Pierre Sermanet
PhD in deep learning for vision, speech and robotics
News | Videos | Software | Data | Publications | Citations | LAGR | Eurobot | Resume

Dogs vs. Cats Kaggle challenge

  • Using my OverFeat library, I obtained 1st place in the Kaggle competition against 214 other teams.
  • My system reached 1.09% error, vs 1.69% for the second place.

OverFeat: Feature Extractor and world records

  • OverFeat is a feature extractor for natural images. It also contains a 1000-way classifier. It is written in C but contains wrappers for Lua/Torch, Python and Matlab.
  • OverFeat is also the name of our team which participated in the 2013 ImageNet Large Scale Visual Recognition Challenge (ILSVRC13).
  • World record on object detection and localization on ILSVRC13 datasets and ranked 5th in the classification task.

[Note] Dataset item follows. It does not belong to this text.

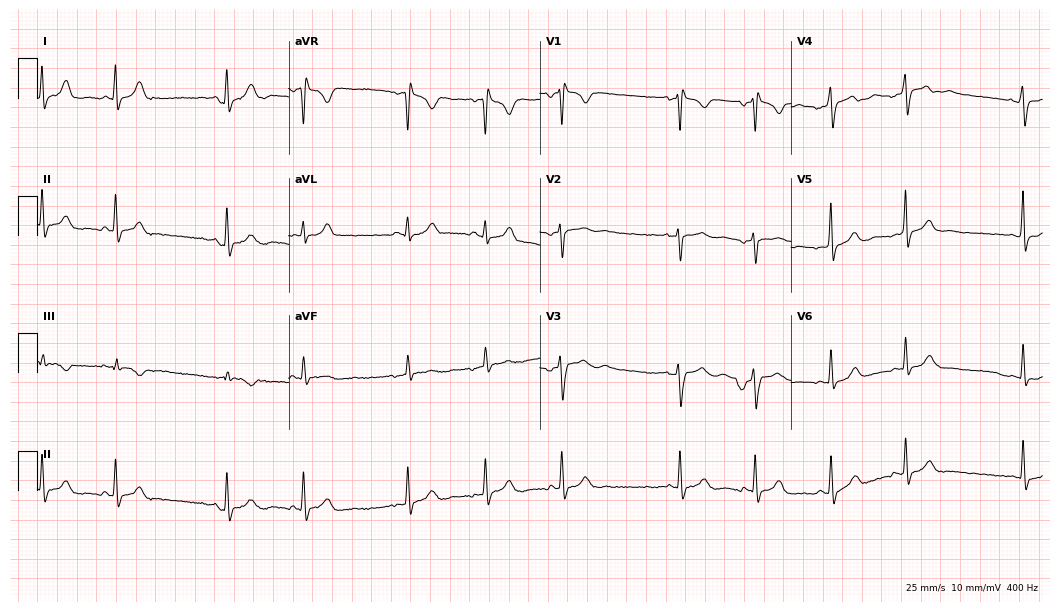
12-lead ECG from a female, 17 years old. Labelled as a normal ECG.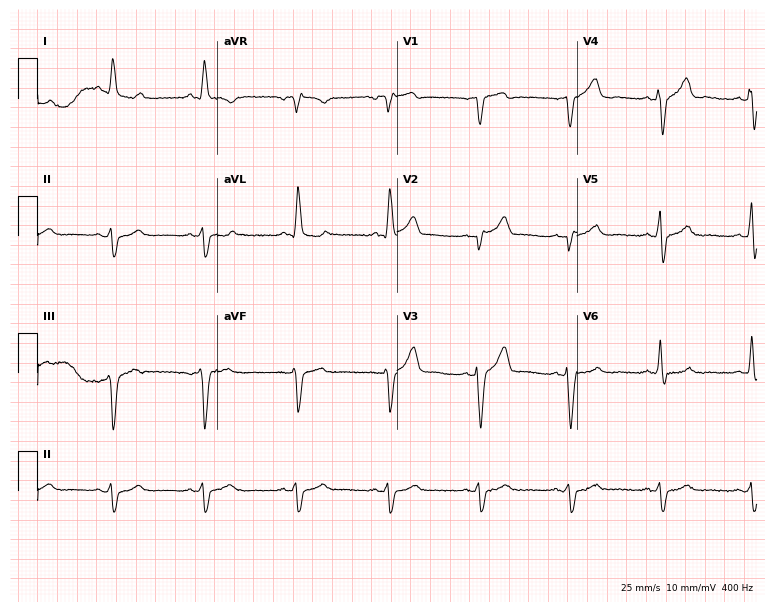
12-lead ECG from a man, 74 years old. Screened for six findings — first-degree AV block, right bundle branch block, left bundle branch block, sinus bradycardia, atrial fibrillation, sinus tachycardia — none is recorded.

NYU LAGR featured on Discovery Science Channel

  • Our work on the LAGR program was featured on the Discovery Science channel in January 2010 in the Sci-Fi Science series by Michio Kaku:
    Physics of the Impossible: How to build an Intelligent Robot
  • In this episode, Michio Kaku's goal is to design an intelligent robot. His design includes a learning brain that constantly rewires itself as it performs new tasks.
  • The learning brain is illustrated by our convolutional neural network which has learned to recognize obstacles in natural scenes and also adapts constantly to new obstacles it has never seen before.

EBLearn: Open-Source Machine Learning C++ Library

  • The eblearn library is a C++ implementation of the machine learning algorithms used in the LAGR project, and in particular the supervised training of convolutional neural networks. It includes demos and tutorials.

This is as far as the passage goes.